1774 Burn (2)

Control. 

Control. 

Control. 

It was a word he repeated again and again in his mind. He was so unwilling about everything. Unwilling that so much was up to luck. Unwilling that his temperament was meaning. Unwilling that… even his unwillingness was probably a sham. 

If he had another personality, would he care so much? Didn't that mean that even his unwillingness was worthless? 

There had to be something to grasp onto. 

The only path left seemed to be death. Why bother to hold on to such a worthless life? 

But Ryu had experienced death once before. 

He hated it. 

It was the one thing that connected all of his lives, the one thread that formed a line between them all. 

Whether he was a homeless man in the streets, a worthless talent of a rich family, a monk who desired and wanted for nothing… 

It didn't matter. 

The one thing he hated no matter what was death. 

Despite his personality in this life, and despite his strong Dao Heart, he had shed real tears that last night with Elena. 

Sitting beneath the moon, knowing that he was about to end his own life, he had felt those palpable feelings. 

How pathetic was that? 

The one connecting line between his lives was a fear of death? 

Even when he faced "death" so boldly in this life, was it because he felt that he truly wouldn't die? Or was it because he was arrogant enough to believe that nothing could possibly kill him? Did he ever truly believe that he would lose his life? 

No… 

That wasn't it. 

The flicker in Ryu's eyes grew a little stronger. 

He was in a state where he couldn't lie to himself even if he wanted. Seeing the connecting line between his lives, he began to understand himself even deeper. 

The reason he hated death wasn't because of death itself, but because of that very same lack of control. 

When he was a weak talent, he hated the fact he couldn't break through his limits. 

When he had no background, he hated the fact he didn't have enough opportunities to shatter the barriers that held him back. 

When he was a monk, he could never truly let everything go, accepting his fate and achieving nirvana. 

Ryu suddenly looked at these past lives from a different perspective. 

They were mistakes. 

No, calling them mistakes was too dismissive. Each one of these men truly was him, and dismissing them as mistakes would be nothing more than a coping mechanism. 

Doing so would bring him back to square one and he would learn nothing at all. 

They were reminders. 

Reminders that anyone could exhibit a variety of faces, depending on what they had experienced. 

In his lives, he had been the best of men and the absolute worst. He had done great services for the world, and he had also made it worse with his existence alone. 

In his lives he had been the worst of cowards and the bravest of men. He had run from battles that would have protected his family and died in meaningless squabbles that protected far less than that. 

Each memory was a reminder… 

That he was no better than anyone else. 

It wasn't always about choices.

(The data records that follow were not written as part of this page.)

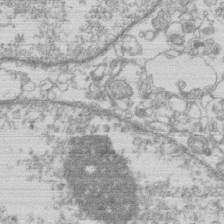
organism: Human
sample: Macrophage cells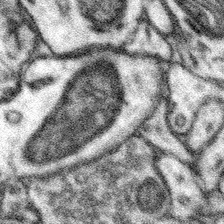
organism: Mouse
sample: Somatosensory cortex neuropil

Often, the most important of them would be made without his knowledge. 

He began to see life as the wide, complex web it was. 

He had already begun to understand Sarriel's perspective in the past, but now he felt it even more clearly than before. 

And for the first time… he couldn't help but wonder what had led Primus to make the choices he had. 

Sometimes in life, making the right decision was easier the more momentum you had. It was easier to eat healthy if you were already fit, it was easier to study if you were already a straight-A student, it was easier to be kind if the world had never been cruel to you. 

These things sounded contradictory, and yet they were also true. 

Humans… no, living existences were all imperfect. 

A world without immediate results felt like one that went against you at every turn. 

Ryu could diligently cultivate before he failed his Awakening because he improved much faster than everyone around him. He could diligently study because his mind had so much plasticity that he could absorb information much easier than others. He could face off and battle against Clans and Sects far stronger than himself because he was used to having the undying self belief. 

If any one of these things were taken from him, would they be nearly so easy? 

This was the most important kernel of truth. 

It was an understanding that just because he had the chance to take advantage of this momentum didn't make him better than everyone else. 

Doing what came easily to him shouldn't fill him with pride. It was only natural. What was there to be proud of? 

Only if he was able to go against a tide, to build momentum where there was none, could he be worthy of such a thing? 

He had already chosen to take give away his chance his next life. This was the last he had. 

Grasping onto this kernel felt like a man gasping for air after minutes of none. 

If everyone started with the same blank slate, and it was life and luck that painted your canvas, then the value of life was in deciding what you wanted for yourself, what was worth it and what wasn't. 

The trouble was that how you viewed the world would always be tinted by those experiences. In some lives Ryu refused to kill at all, but was he the same now? 

How could you decide what was good, and what wasn't? How would you decide how to refine your own temperament free of bias? 

'If you could experience millions… billions of lives…'

Ryu comprehended the purpose of this inheritance, and the flickering light in his eyes solidified. 

Right then, his burning Dao Heart began to burn even fiercer.

But this time, the flames were white.